А норки считали про́клятым его.

— Я сделал то, что должен был сделать, — сказал Аэций.

— Вот и норки сделали то, что должны были сделать, — ответил старейшина.

— Подожгли дома, уничтожили обоз с продовольствием, напали на крепость, — перечислил магистр.

— Они поступили так из мести! Начальник гарнизона приказал казнить наших видий. Их трупы насадили на колья и выставили на ворота крепости. Даже самую младшую не пощадили. Волокли её за волосы по камням, ободрали кожу, выкололи глаза…

— Это которая крепость? Ют? — перебил Аэций, отлично зная умение норских старейшин заражать других своим гневом, ведь чем больше слушал, тем сильнее у него самого закипало внутри. А на поверку у всех этих россказней с невинно посаженными на кол могла быть совершенно иная подоплека. Видьями в Норике называли девушек, оберегавших племя своими заговорами от несчастий. Кому бы в голову пришло их казнить?

Старейшина ответил утвердительным кивком. Да, мол, это крепость Ют — та самая, которую атаковали восставшие норки.

— И как ты поступишь теперь? — задал он вопрос.

— Если всё, как ты говоришь… — произнес Аэций.

Старейшина удивленно поднял брови. Видно, никто до сих пор даже в шутку не обвинял его в обмане.

— Если всё, как ты говоришь, — повторил Аэций. — Я найду того, кто приказал надругаться над видьями, и отдам его родичам убитых норков. Пусть делают с ним, что хотят.

— Вот теперь я слышу тебя прежнего, — обрадовался старик. — Дай мне сроку до завтра, и я соберу селян. Они пойдут с тобой в крепость, чтобы указать на виновного. Но прежде, — голос его изменился, стал тише и даже как будто мягче. — Прикажи отпустить наших воинов, тех, что у тебя в плену.

— Об этом не может быть и речи, — отрезал Аэций. — Они напали на римский гарнизон.

— Погоди, — возвысил голос старейшина, останавливая его движением руки. — Ты подумал, что это просьба? О, нет. Я ни о чем тебя не прошу. Я предлагаю выкупить пленных. В обмен на их жизни ты получишь золото, за которым охотишься с юности. Там его столько, что хватит и тебе, и твоим наемникам. Но взамен ты должен поклясться, что и дальше будешь опорой для норков, как это было при жизни Сигун. Я знаю, ты человек чести и выполнишь клятву, которую дашь.

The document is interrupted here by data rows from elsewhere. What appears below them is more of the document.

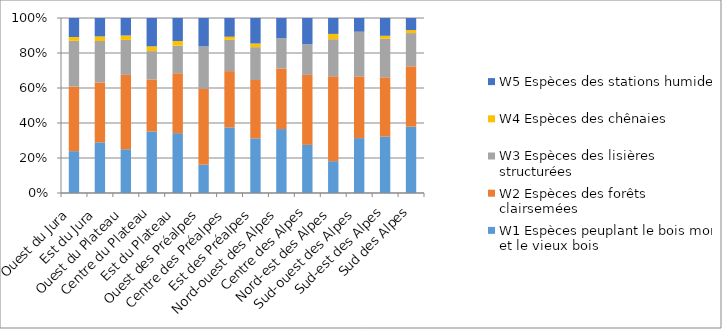
| Category | W1 Espèces peuplant le bois mort et le vieux bois | W2 Espèces des forêts clairsemées | W3 Espèces des lisières structurées | W4 Espèces des chênaies | W5 Espèces des stations humides |
|---|---|---|---|---|---|
| Ouest du Jura | 11 | 17 | 12 | 1 | 5 |
| Est du Jura | 11 | 13 | 9 | 1 | 4 |
| Ouest du Plateau | 10 | 17 | 8 | 1 | 4 |
| Centre du Plateau | 13 | 11 | 6 | 1 | 6 |
| Est du Plateau | 13 | 13 | 6 | 1 | 5 |
| Ouest des Préalpes | 6 | 16 | 9 | 0 | 6 |
| Centre des Préalpes | 21 | 18 | 10 | 1 | 6 |
| Est des Préalpes | 15 | 16 | 9 | 1 | 7 |
| Nord-ouest des Alpes | 19 | 18 | 9 | 0 | 6 |
| Centre des Alpes | 11 | 16 | 7 | 0 | 6 |
| Nord-est des Alpes | 6 | 16 | 7 | 1 | 3 |
| Sud-ouest des Alpes | 16 | 18 | 13 | 0 | 4 |
| Sud-est des Alpes | 19 | 20 | 13 | 1 | 6 |
| Sud des Alpes | 22 | 20 | 11 | 1 | 4 |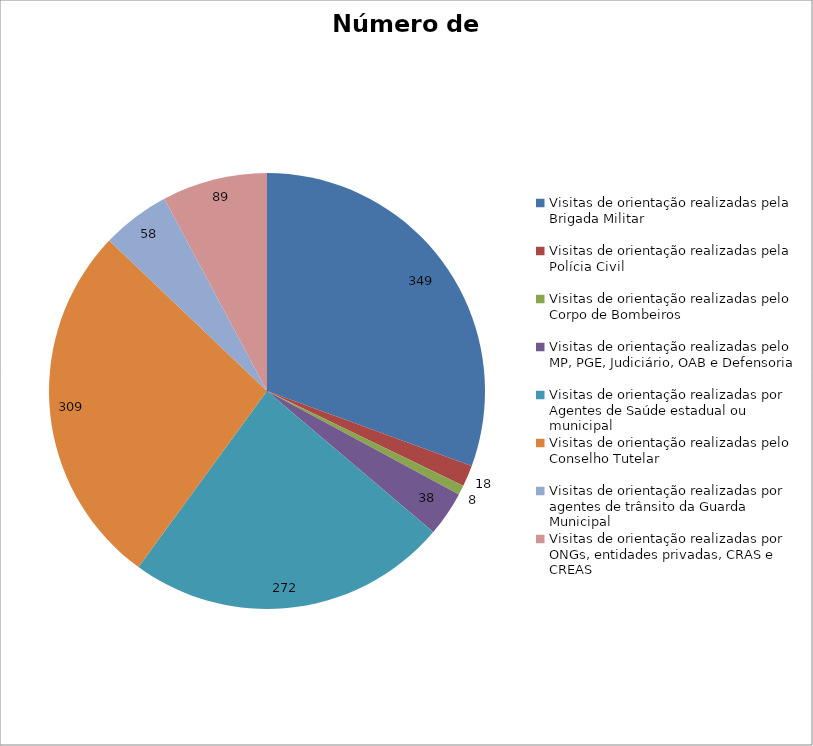
| Category | Número de Ações |
|---|---|
| Visitas de orientação realizadas pela Brigada Militar | 349 |
| Visitas de orientação realizadas pela Polícia Civil | 18 |
| Visitas de orientação realizadas pelo Corpo de Bombeiros | 8 |
| Visitas de orientação realizadas pelo MP, PGE, Judiciário, OAB e Defensoria | 38 |
| Visitas de orientação realizadas por Agentes de Saúde estadual ou municipal | 272 |
| Visitas de orientação realizadas pelo Conselho Tutelar | 309 |
| Visitas de orientação realizadas por agentes de trânsito da Guarda Municipal | 58 |
| Visitas de orientação realizadas por ONGs, entidades privadas, CRAS e CREAS | 89 |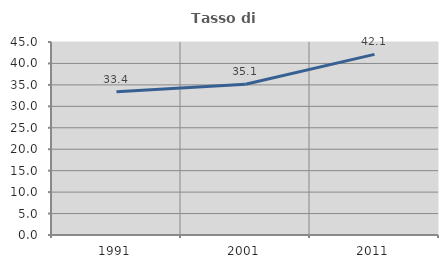
| Category | Tasso di occupazione   |
|---|---|
| 1991.0 | 33.41 |
| 2001.0 | 35.149 |
| 2011.0 | 42.119 |

При этих словах Аэций на мгновение опустил глаза, чтобы старейшина не узнал его мысли.

О золоте норков он услышал еще до знакомства с Сигун. Разграбленная варварами Империя переживала нелегкие времена. Платить легионерам было нечем. В армии, прежде доблестной и непобедимой, начались разброд и шатания. Пополняли её за счет наемников, обходившихся имперской казне значительно дешевле римлян. А, как известно, чем больше армия, тем выше авторитет командира. У Аэция не было недостатка в наемниках, но не хватало средств на их содержание. Несколько лет проведенных в заложниках у скифов, чья жизнь проходила в постоянных сражениях, научили его не бояться риска и принимать решения быстро. Поначалу, как и многие, он пытался отыскать подземные кладовые, в которых хранилось пресловутое золото норков, но у него ничего не вышло.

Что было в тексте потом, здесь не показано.